Face à ce contexte, les équipes encore en lice vont multiplier les opérations de terrain : porte-à-porte, réunions publiques et présence sur les marchés. L’objectif est clair : mobiliser les abstentionnistes.

Plusieurs observateurs locaux notent également que certains quartiers ou hameaux se sont peu exprimés lors du premier tour. Les candidats cherchent désormais à y porter davantage leurs messages, en mettant en avant les questions de proximité : cadre de vie, services publics locaux, urbanisme ou encore dynamisation économique.

Des enjeux différents selon les communes

Les situations restent très contrastées selon les territoires. Dans des villes comme Narbonne, Carcassonne ou Lézignan-Corbières, les enjeux concernent notamment les grandes orientations urbaines et économiques.

À Narbonne, le premier tour a laissé une impression d’élection presque jouée… sans toutefois livrer son verdict définitif. Le maire sortant Bertrand Malquier a frôlé l’élection dès le premier tour en atteignant pile 50 % des suffrages, à une seule voix près de la majorité absolue.
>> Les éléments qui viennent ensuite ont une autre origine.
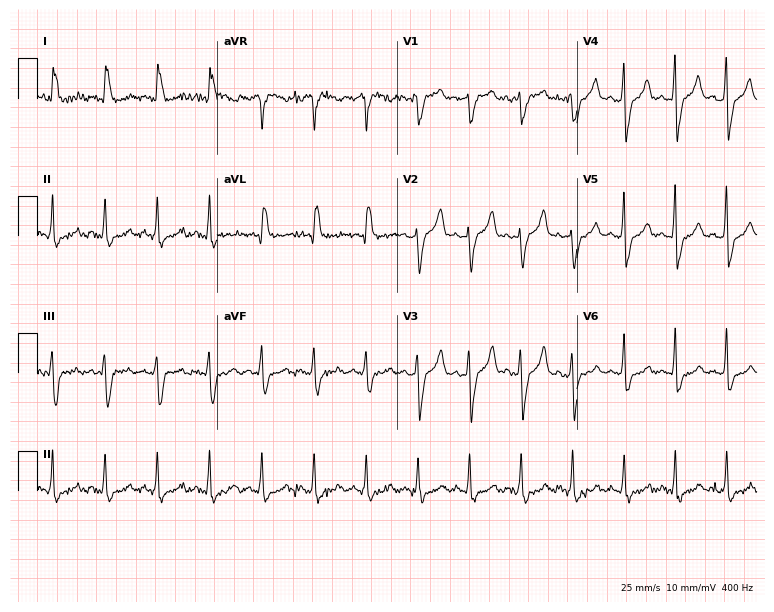
12-lead ECG from a 60-year-old woman. No first-degree AV block, right bundle branch block (RBBB), left bundle branch block (LBBB), sinus bradycardia, atrial fibrillation (AF) or sinus tachycardia recorded for this tracing. Other findings, if any, are not listed.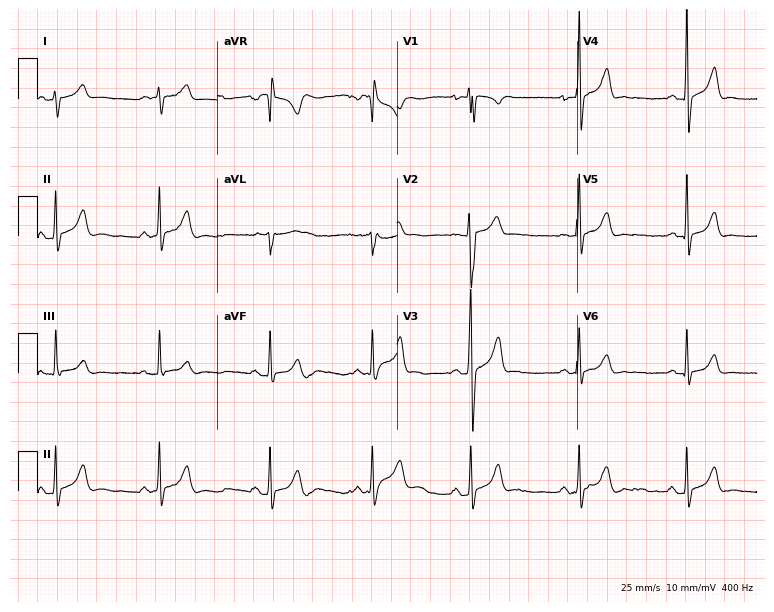
12-lead ECG from an 18-year-old male (7.3-second recording at 400 Hz). Recorded interpretation: within normal limits.

Un résultat solide mais qui l’oblige malgré tout à repartir en campagne pour un second tour inattendu. Derrière lui, la liste de Frédéric Falcon pour le Rassemblement national s’installe en deuxième position, espérant profiter d’un éventuel sursaut de participation dans une ville marquée par une forte abstention (45,22%). La liste de la gauche unie de Nicolas Sainte-Cluque a fait un score clairement décevant alors qu’elle espérait être une véritable alternative municipale. Elle aborde le second tour en position délicate, avec l’enjeu de mobiliser davantage son électorat, d’aller dans les quartiers les plus populaires et de convaincre les abstentionnistes pour peser dans la triangulaire.

À Carcassonne, le premier tour a profondément rebattu les cartes du paysage politique local. Arrivé en tête, Christophe Barthès se qualifie pour le second tour face à François Mourad et Alix Soler-Alcaraz, dans une triangulaire qui s’annonce ouverte. La principale surprise est venue de la quatrième place du maire sortant Gérard Larrat. Ce dernier a rapidement annoncé son retrait de la course, mettant fin à plusieurs années à la tête de la municipalité. Dans une ville marquée elle aussi par une participation limitée (40,66% d’abstention), l’enjeu du second tour sera désormais de savoir vers qui se reporteront les électeurs du maire sortant et si la mobilisation des abstentionnistes peut encore modifier l’équilibre des forces.

Dans des communes plus petites comme Roquefort-des-Corbières, Montséret, Moux ou Saint-André-de-Roquelongue, le scrutin repose davantage sur des projets très concrets du quotidien et sur la proximité entre candidats et habitants.

Au-delà des rapports de force politiques, ce second tour pourrait surtout rappeler l’importance de la participation citoyenne à l’échelle locale. Dans plusieurs communes, la mobilisation des électeurs qui ne se sont pas exprimés au premier tour pourrait bien être la clé du résultat final.

Verdict dimanche soir, à l’issue du dépouillement.